Today is one of the most important days at Imperial. We are here to applaud the success of our graduands, to encourage them in the pursuit of their dreams, and to wish them lives of fulfilment and happiness.

Graduands. This is your day. It is your day to celebrate and share with your family, friends and supporters.  Enjoy this moment and remember it forever.

As you walk across the stage of this inspiring and historic hall, you will be celebrating tremendous achievement.  I hope that you take all that you have learned and experienced at Imperial College and put it to work for yourself, your family, your community and the world.

You have been challenged during your time here.  Your professors had high expectations of you, they are rigorous, and they are demanding. At times, perhaps, you were challenged to what seemed like the very limit of your capabilities.  But you met and exceeded those challenges and expectations. You left here stronger and more confident. 

Use that confidence to take risks and be creative. 

Have the strength to be appropriately and productively stubborn when the circumstances demand it.  

Your experience and capabilities will serve you well.
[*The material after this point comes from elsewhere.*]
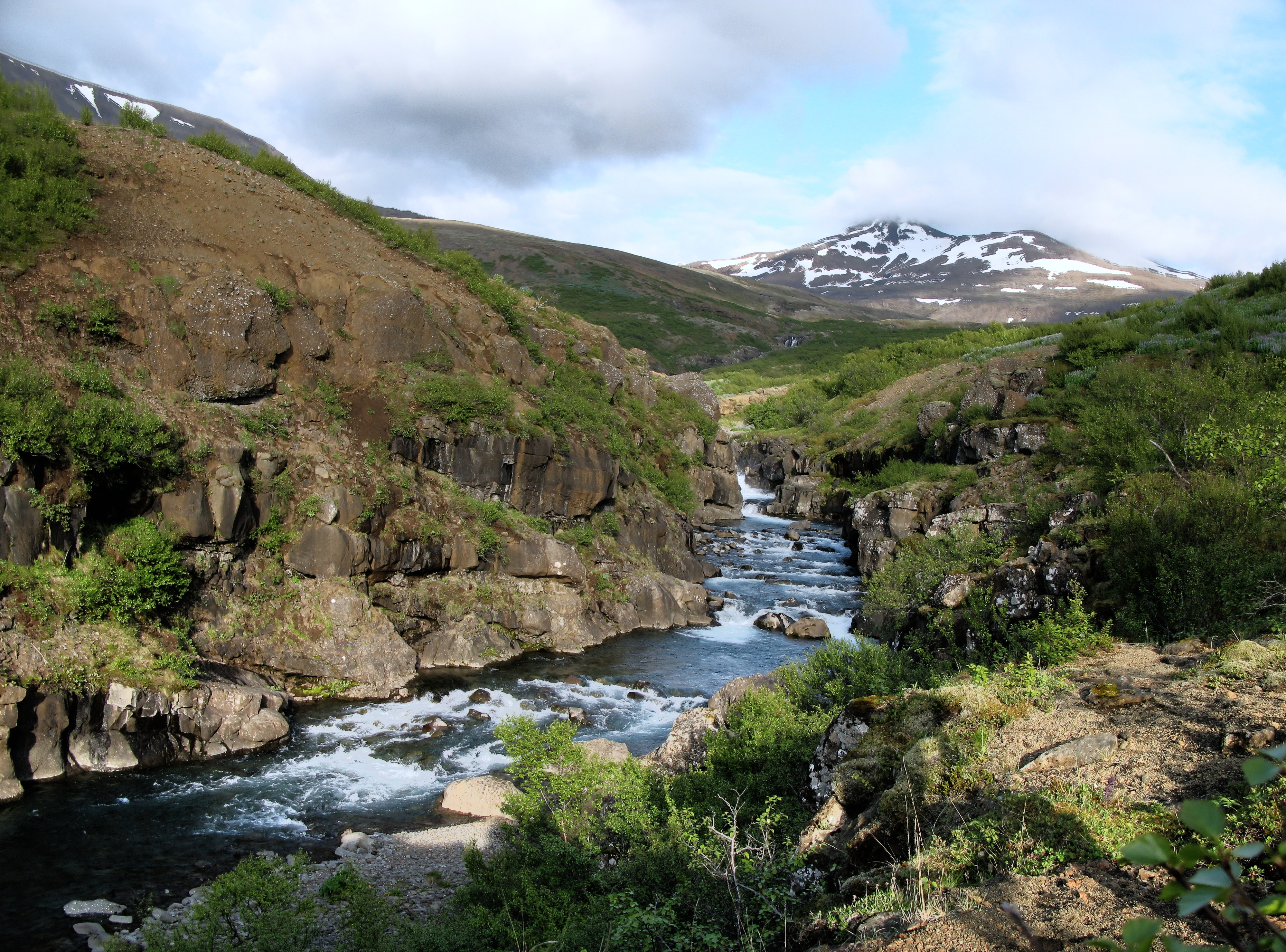 Fossinn Glymur er í Botnsá sem sjá má hér á myndinni. Botnsá rennur úr hinu þjóðsagnakennda Hvalvatni og til sjávar í botn Hvalfjarðar. Hvalvatn er talið annað dýpsta stöðuvatn landsins. The river Botnsá flows from the legendary lake Hvalvatn (whale-lake) into fjord Hvalfjörður (whale-fjord). Botnsá is the home to Glymur, the highest (196 m) waterfall in Iceland.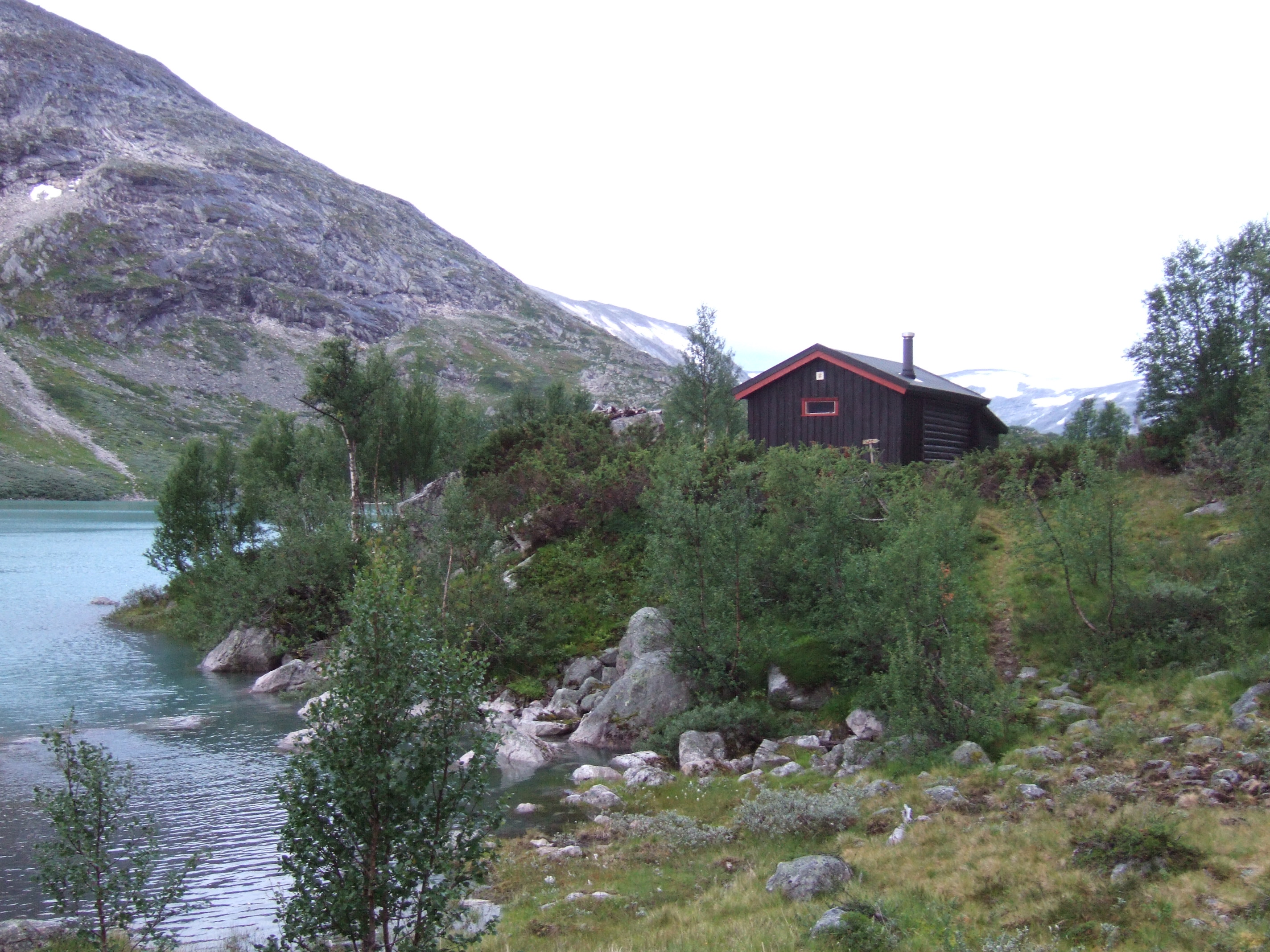 Skridulaupbu i Breheimen sommeren 2013. DNT turisthytte.

The demands of the world are daunting.   We need well-educated leaders like you who can develop the new approaches, the clever solutions, and the compelling ideas that will guide us in the future.

You have role models in the Imperial graduates who have gone before you.  There are many examples, here are but two.

Elsie Widdowson was one of the first women to receive a Bachelor of Chemistry at Imperial College in 1928. Dr Widdowson’s research changed our understanding of nutrition to the benefit of people across the globe. 

Her work with her colleague Robert McCance formed the basis of wartime rationing and she was one of the scientists consulted on the diets to remedy the effects of starvation suffered by concentration camp victims.

Andreas Mogensen graduated in 1999 with a Masters in Aeronautical Engineering. He had the courage to be part of an international team of six astronauts who lived underground for a week, exploring a cave system in Sardinia.  Then he participated in a mission to the Aquarius undersea research laboratory and, next year, he will be launched to the International Space Station as the first Danish astronaut.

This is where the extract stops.